В обоснование данного тезиса Хоппе говорит: «В монархическую эпоху с ее четким разделением между правителем и его подданными король и его правительство находились в подчинении закону. Они применяли уже существующий закон, выступая в роли судьи или прокурора. Они не делали закон... В противоположность этому при демократии, парламент и президент, наделенные властью, окутанной анонимностью, быстро встали над законом. Они стали не только судьями, но и законодателями, создателями «нового» закона». Здесь Хоппе пользуется, скорее, эмоциональной, нежели серьезной исторической аргументацией. Он приводит примеры сверх бюрократизации и сверх регулирования современной западной системы. Так ежегодное издание свода всего современного американского законодательства и подзаконных актов составляет 201 том, занимая около 11 метров на библиотечных полках. Только одно оглавление к этому своду занимает 754 страницы.

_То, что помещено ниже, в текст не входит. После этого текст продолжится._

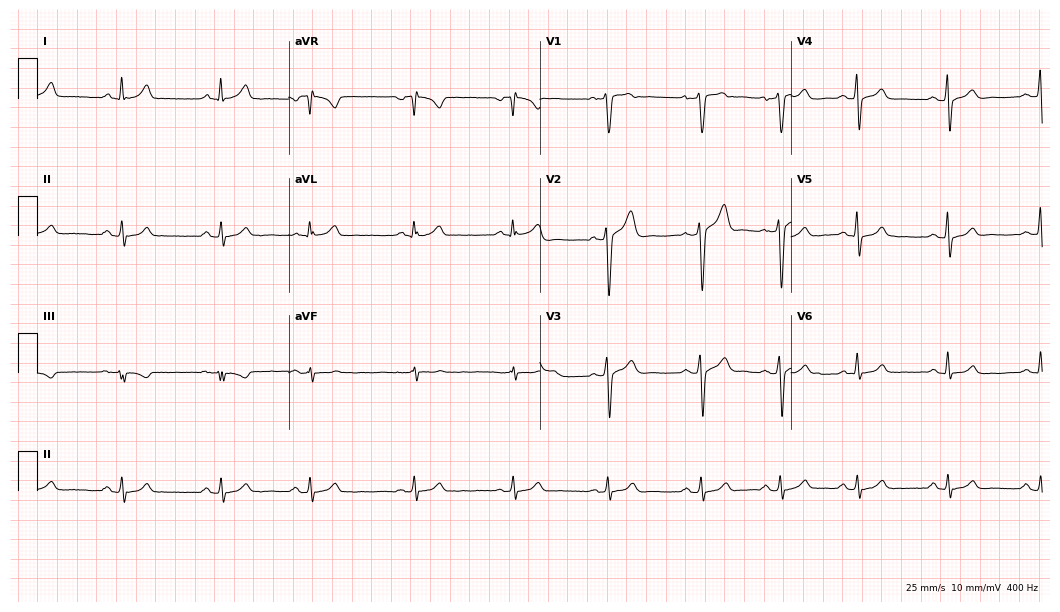
Standard 12-lead ECG recorded from a male patient, 41 years old (10.2-second recording at 400 Hz). Read as a normal ECG.
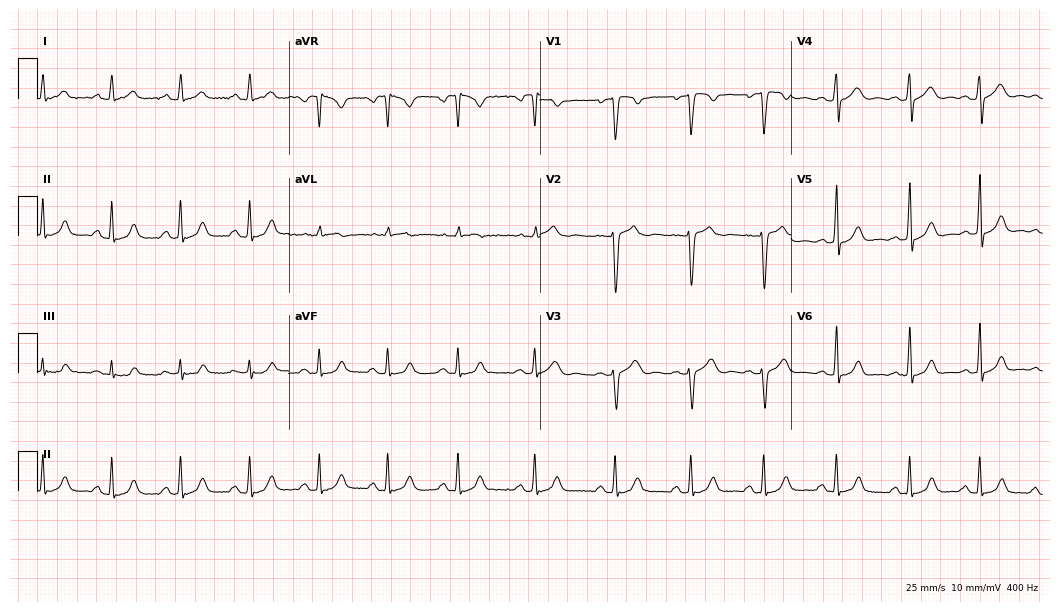
Resting 12-lead electrocardiogram (10.2-second recording at 400 Hz). Patient: a female, 20 years old. Read as a normal ECG.
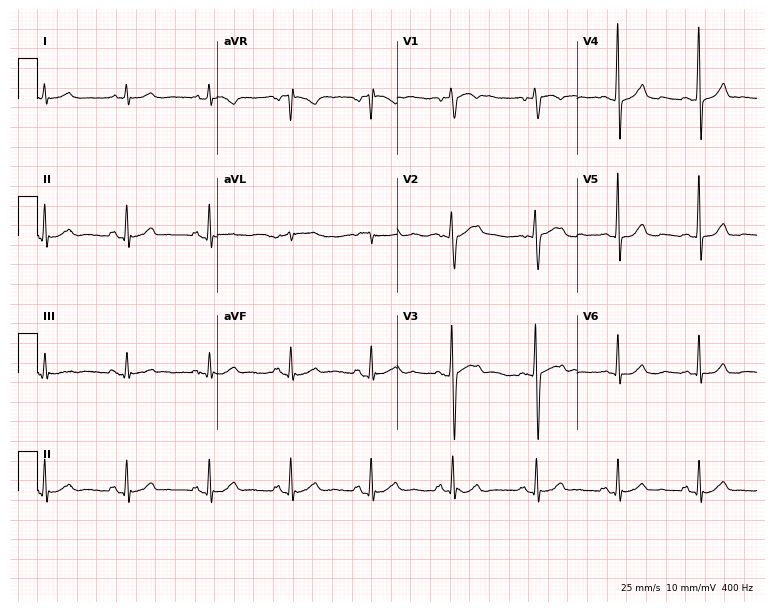
ECG (7.3-second recording at 400 Hz) — a 65-year-old woman. Labelled as a normal ECG.
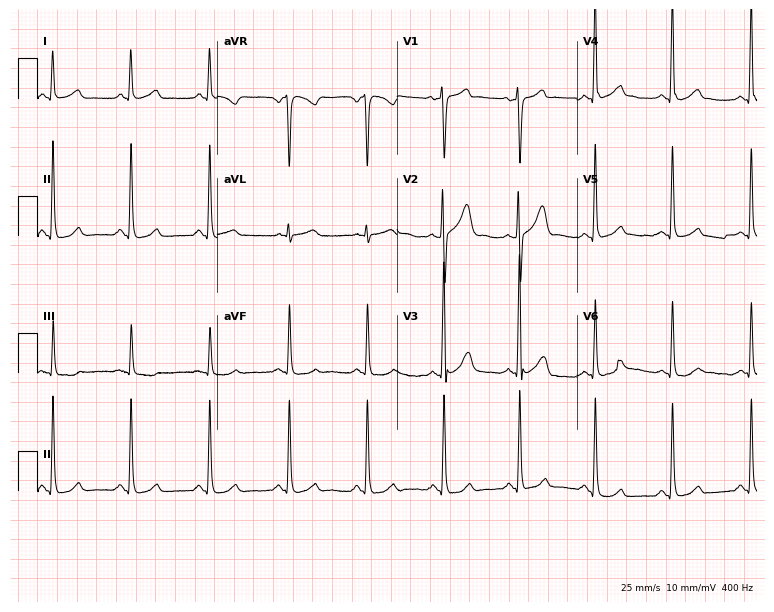
ECG — a 44-year-old man. Labelled as a normal ECG.
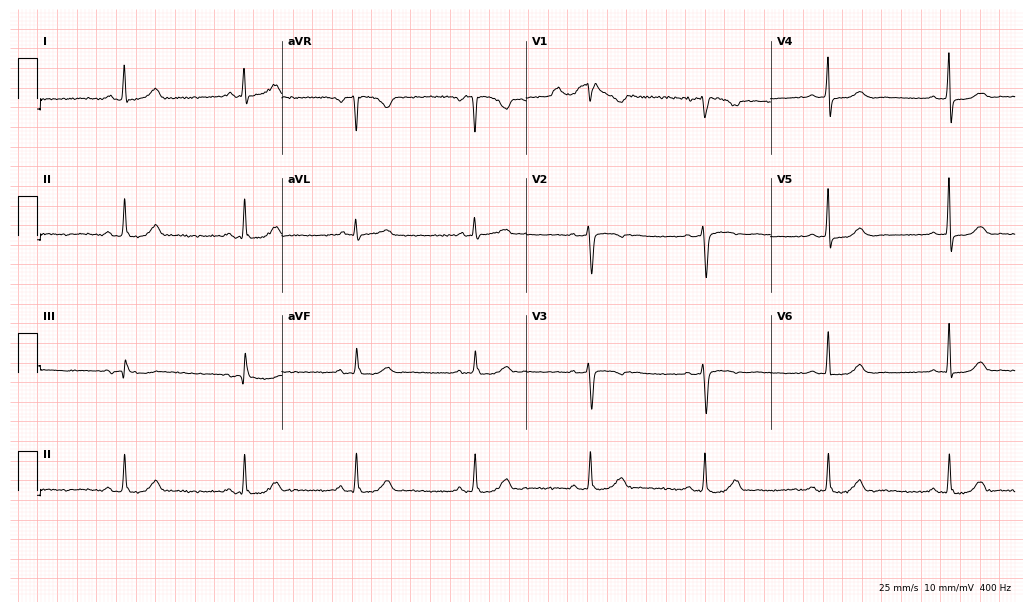
12-lead ECG from a female patient, 57 years old. Shows sinus bradycardia (a sinus rate of 50 beats per minute or less).
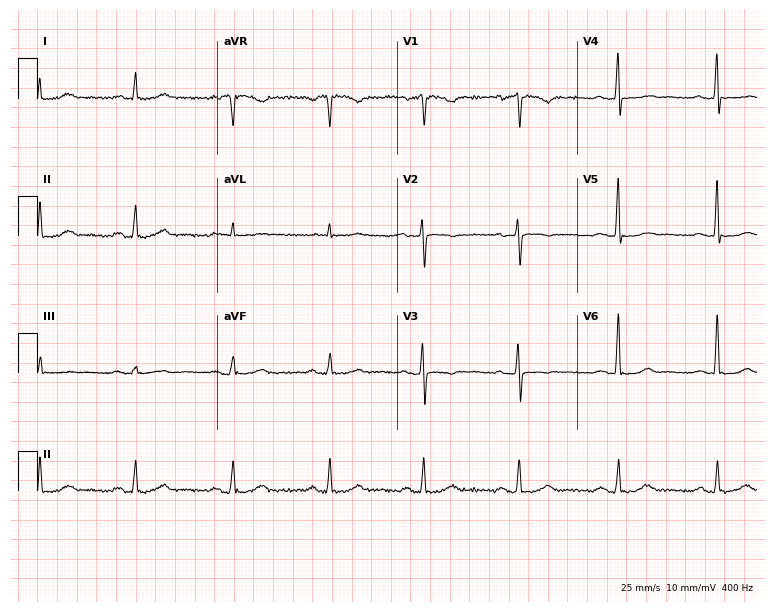
Electrocardiogram (7.3-second recording at 400 Hz), a female patient, 65 years old. Of the six screened findings (first-degree AV block, right bundle branch block, left bundle branch block, sinus bradycardia, atrial fibrillation, sinus tachycardia), none is recorded. Findings outside these six are not listed.

Понятно, что бюрократизация на сегодняшнем уровне была просто технически невозможна во времена абсолютных монархий. Это не означает, что подданные были свободнее. Механизмы осуществления власти были другими и более примитивными, но вряд ли это позволяет утверждать, что власть была справедливее и «лучше». Здесь надо заметить, что Хоппе выступает адвокатом именно абсолютной монархии, так как современные парламентско-конституционные монархии на Западе мало чем отличаются по структуре власти от республик. В этом нам видится еще одна слабая сторона рассуждений Хоппе: его исторические сопоставления некорректны, так как он сравнивает разные исторические периоды. Он сам отмечает, что «Конец Первой мировой войны обозначает исторический период, в ходе которого частное владение государственными ресурсами было полностью заменено общественным». А вот один важный пример из современной политики он явно умышленно избегает: королевство

Саудовская Аравия, где царит классическая абсолютная монархия, и государство в самом буквальном смысле принадлежит королевской семье Саудитов. Трудно говорить о каких-то реальных «преимуществах» созданной там системы ни в области экономики, ни тем более в области свободы и индивидуальных прав.

Здесь важно пояснить, что Хоппе понимает под «государством в частной собственности». Для него как для анархо-капиталиста основным критерием при рассмотрении любой системы общественного устройства является собственность. Более того, собственность превращается им (вслед за Ротбардом) в единственную социальную категорию. Далее линия рассуждений довольно проста. Абсолютная монархия является, по сути, системой, при которой государственный аппарат и государственная собственность принадлежат суверену, то есть являются частными. С наступлением эры демократии государство переходит из частного владения в общественное, что означает для Хоппе начало эры непомерного разрастания госаппарата, резкого увеличения налогообложения, роста всевозможных программ перераспределения и социальной помощи и т. д.

Поскольку общественная (нечастная) собственность является для Хоппе абсолютным злом, то система, при которой аппарат управления находится в частной собственности суверена, является для него злом меньшим, нежели обобществленное управление при демократии. Отсюда выстраивается система аргументации Хоппе. Он говорит о развенчании трех мифов, которые якобы лежат в основе современной западной исторической науки. Во-первых, он заявляет, что успех того, что представляет собой западное общество сегодня, состоялся вовсе не благодаря, а вопреки институтам государства. Хоппе обвиняет государство в насаждении агрессии, войн, насилия, подавления и порабощения.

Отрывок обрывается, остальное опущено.